_WHAT TO DO_
Set down the lines below, exactly, starting at the one that contains "Le hameau de" and stopping at the last line, inclusive. Omit pictures.

_SOURCE MATERIAL_
• • • •
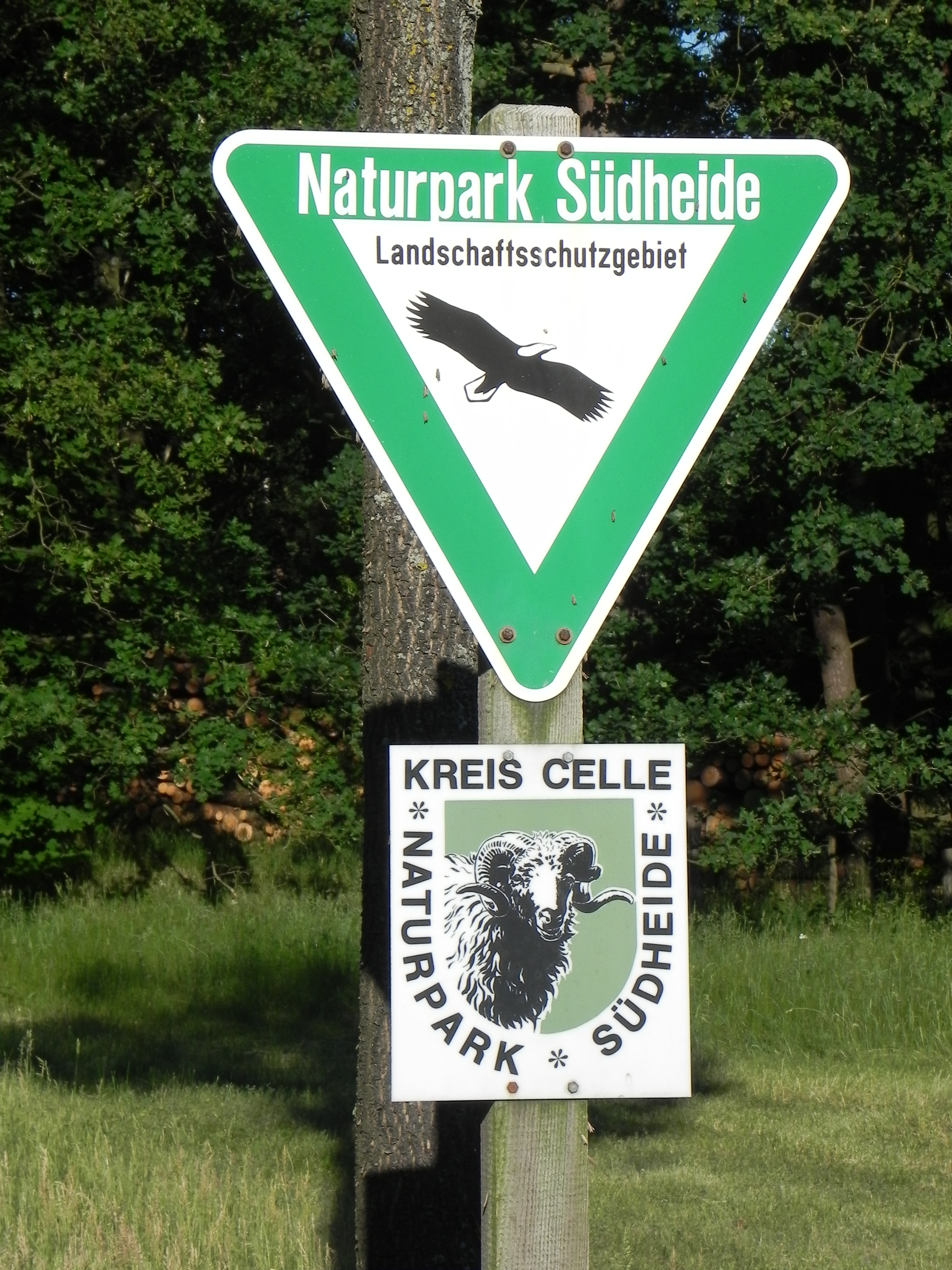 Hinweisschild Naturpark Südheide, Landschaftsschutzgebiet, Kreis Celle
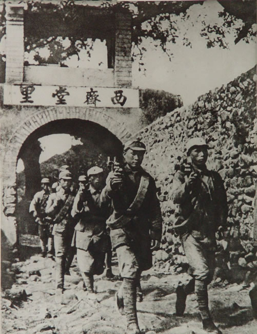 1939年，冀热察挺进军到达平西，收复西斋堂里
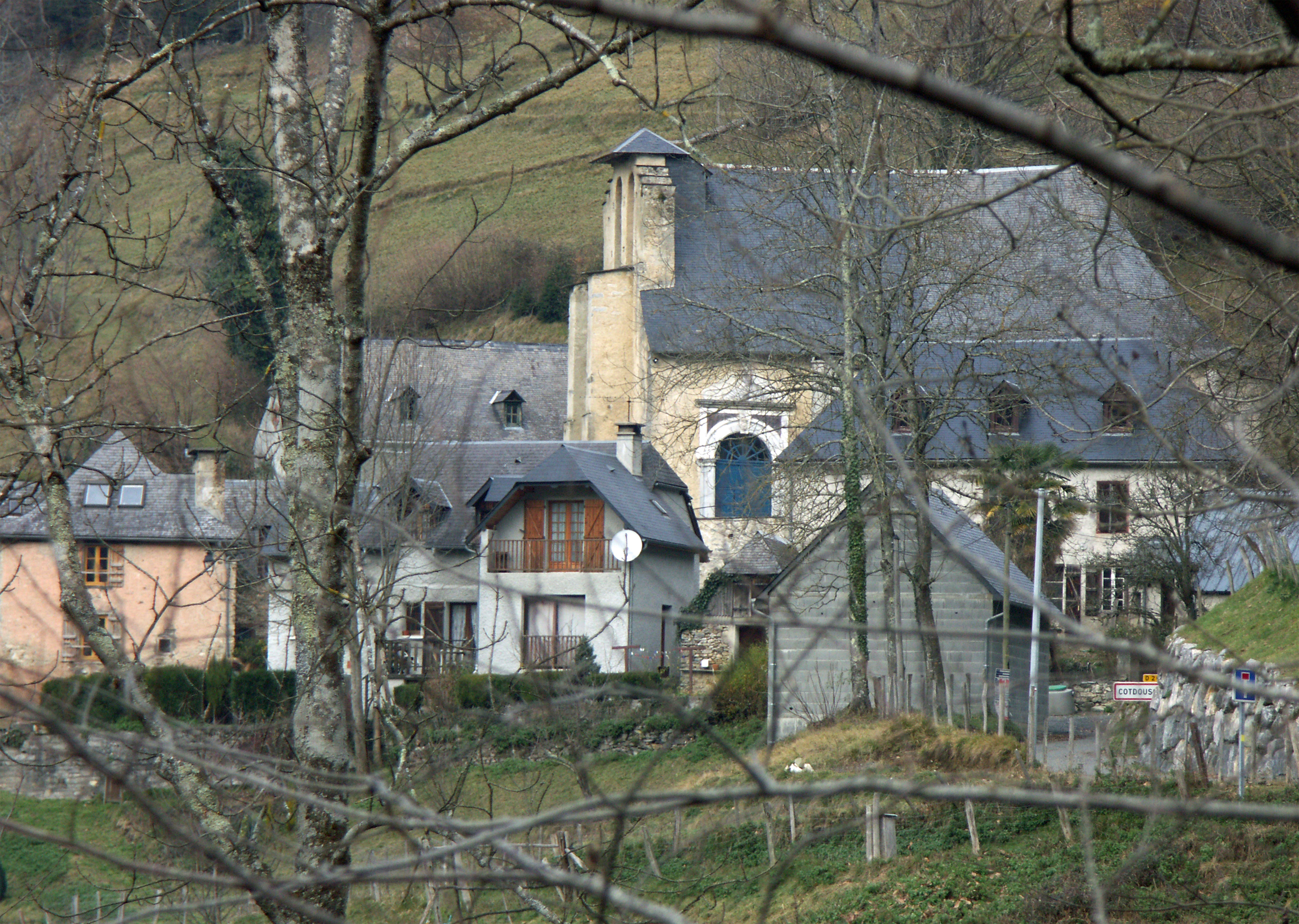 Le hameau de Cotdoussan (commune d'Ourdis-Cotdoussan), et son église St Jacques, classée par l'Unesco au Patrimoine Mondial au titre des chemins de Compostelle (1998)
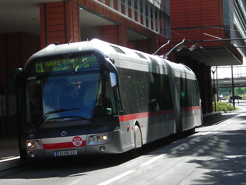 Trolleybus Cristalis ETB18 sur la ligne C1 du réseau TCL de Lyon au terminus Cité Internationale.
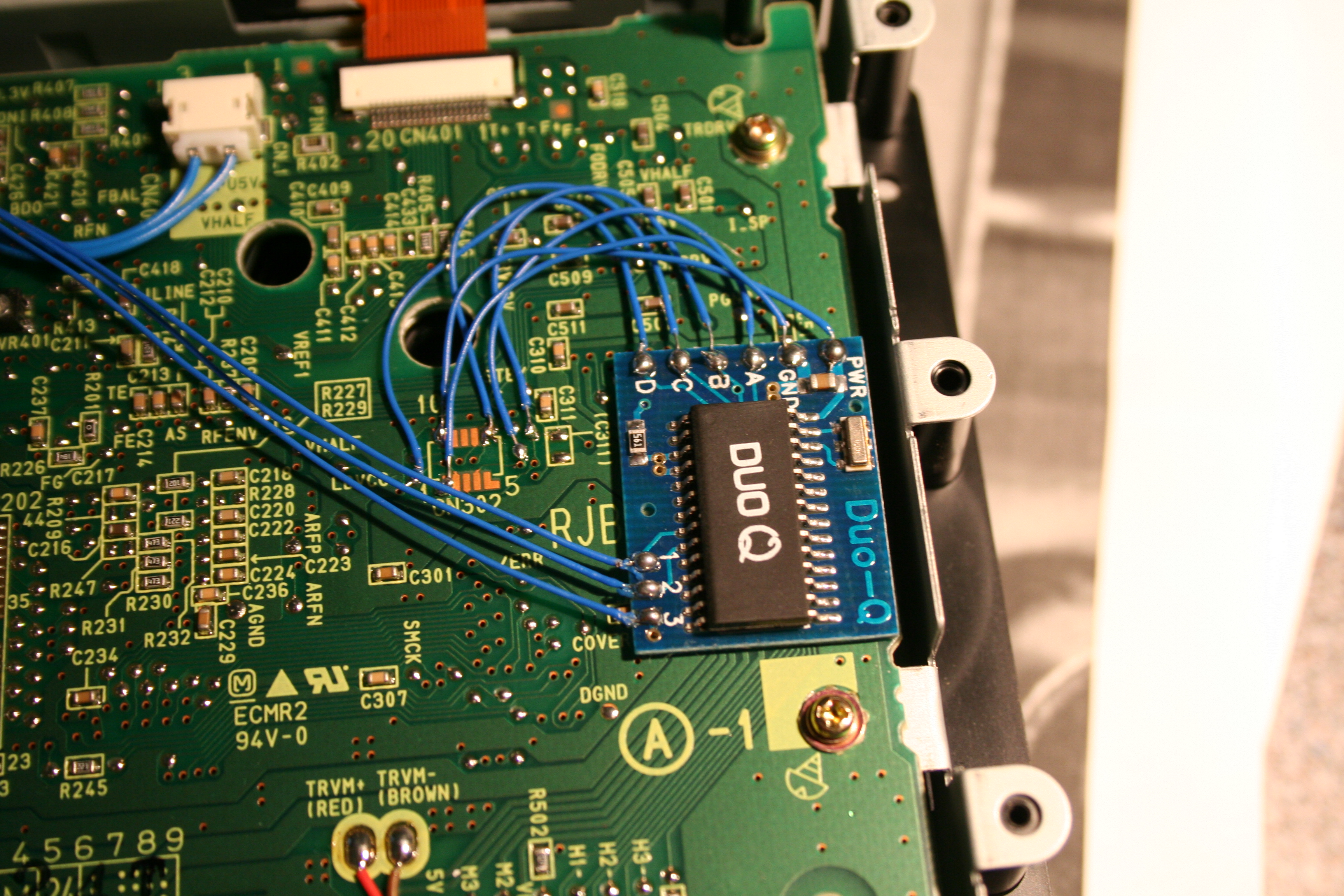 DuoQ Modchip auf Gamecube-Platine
• • • •
_PROBLEM SOLUTION_
 Le hameau de Cotdoussan (commune d'Ourdis-Cotdoussan), et son église St Jacques, classée par l'Unesco au Patrimoine Mondial au titre des chemins de Compostelle (1998)
 Trolleybus Cristalis ETB18 sur la ligne C1 du réseau TCL de Lyon au terminus Cité Internationale.
 DuoQ Modchip auf Gamecube-Platine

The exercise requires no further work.